Center for Biological Diversity

For Immediate Release, June 15, 2018

Contact:  Aruna Prabhala, Center for Biological Diversity, (510) 844-7122,
Bill Magavern, Coalition for Clean Air, (916) 527-8051,
George Hague, Sierra Club, (951) 313-0395,
Adrian Martinez, Earthjustice, (415) 217-2000,

Judge Rules Against Sprawling Southern California Mega-warehouse Project

Environmental Review for 40 Million Square-foot Logistics Center Voided

MORENO VALLEY, Calif.— In a victory over Southern California’s environmentally destructive warehouse boom, a Superior Court judge has ruled against a massive project that would pollute the air in the city of Moreno Valley.

The judgment, made public Thursday afternoon, sets aside the environmental review and city’s approvals for the World Logistics Center, which would be approximately the size of three of New York’s Central Park. The ruling, which comes in a lawsuit brought by environmental justice and conservation groups, also prohibits future approvals or activity on the site until the city complies with the California Environmental Quality Act, or CEQA.

The World Logistics Center is a 40-million-square-foot warehouse project that would have added 14,000 truck trips to city’s roads every day, worsened already poor air quality and harmed birds and other wildlife in the nearby San Jacinto Wildlife Area. 

“This is a major victory against this destructive project and the broader warehouse boom wreaking havoc on Southern California’s environment,” said Aruna Prabhala, a staff attorney at the Center for Biological Diversity. “If the developer wants to move forward, the environmental analysis needs to start from scratch and take a hard look at the tremendous threat to wildlife and air quality. E-commerce is driving these huge projects, but they’re causing major harm in the real world.”

Environmental review of the warehouse project was completed by the city in August 2015 and was immediately challenged under CEQA for its substantial impacts to air quality, climate change, traffic, wildlife and the community. In February Judge Sharon Waters ruled that the Environmental Impact Report failed to adequately analyze and mitigate the resulting construction noise, loss of farmland, energy use, wildlife buffers and cumulative impacts to the surrounding area. The judgment issued yesterday declared the entire “environmental impact report” void.

“Judge Waters’ decision puts the brakes on the destructive World Logistics Center project, which would have serious negative impacts on the community’s health and environment,” said Bill Magavern, policy director for the Coalition for Clean Air.

About the size of 700 football fields, the World Logistics Center was expected to generate hundreds of thousands of metric tons of greenhouse gas emissions annually. and thousands of truck trips to the site every day. Thousands of trucks would be transporting goods more than 80 miles from the ports of Los Angeles and Long Beach to Moreno Valley, often on two-lane roads that are already congested. Despite recognizing the project’s significant contributions to worsening air quality, increased traffic congestion and climate change, the city required only meager steps to reduce those harms.

The World Logistics Center is also adjacent to the San Jacinto Wildlife Area, which is home to many threatened and endangered wildlife and plants, including the Los Angeles pocket mouse, California golden eagle, numerous hawk, raptor and other bird species including the burrowing owl, tricolored blackbird and endangered plants including the San Jacinto crownscale.
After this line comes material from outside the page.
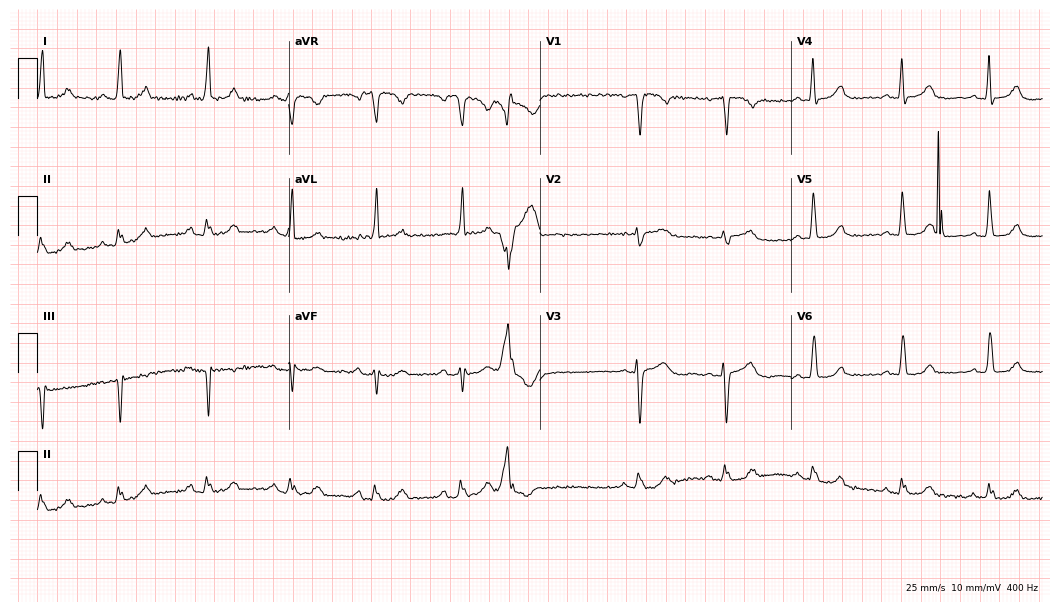
Standard 12-lead ECG recorded from a female patient, 66 years old. None of these six findings is recorded: first-degree AV block, right bundle branch block (RBBB), left bundle branch block (LBBB), sinus bradycardia, atrial fibrillation (AF), sinus tachycardia. Other findings, if any, are not listed.

The project area itself is one of the best raptor habitats in the state.

“The people of Moreno Valley and surrounding towns will significantly benefit from the World Logistic Center having to produce a new Environmental Impact Report which does a better job of analyzing its impacts of more than 14,000 daily diesel truck trips on the health of children and the elderly as well as the resources of the San Jacinto Wildlife Area." said George Hague, conservation chair of Sierra Club’s Moreno Valley Group.

The decision requires a more honest assessment of the environmental consequences of this massive project before the developers can start building their warehouses.

“It is a good day when a court vindicates our rights to truly understand the impacts of the freight industry on our health and special places like the San Jacinto Wildlife Area,” said Adrian Martinez, a staff attorney with Earthjustice.

The Center for Community Action and Environmental Justice, Center for Biological Diversity, Sierra Club, San Bernardino Valley Audubon Society and Coalition for Clean Air are represented by Earthjustice in this lawsuit. There remains a pending lawsuit over the constitutionality of the initiatives approving the warehouse project.

The Center for Biological Diversity is a national, nonprofit conservation organization with more than 1.6 million members and online activists dedicated to the protection of endangered species and wild places.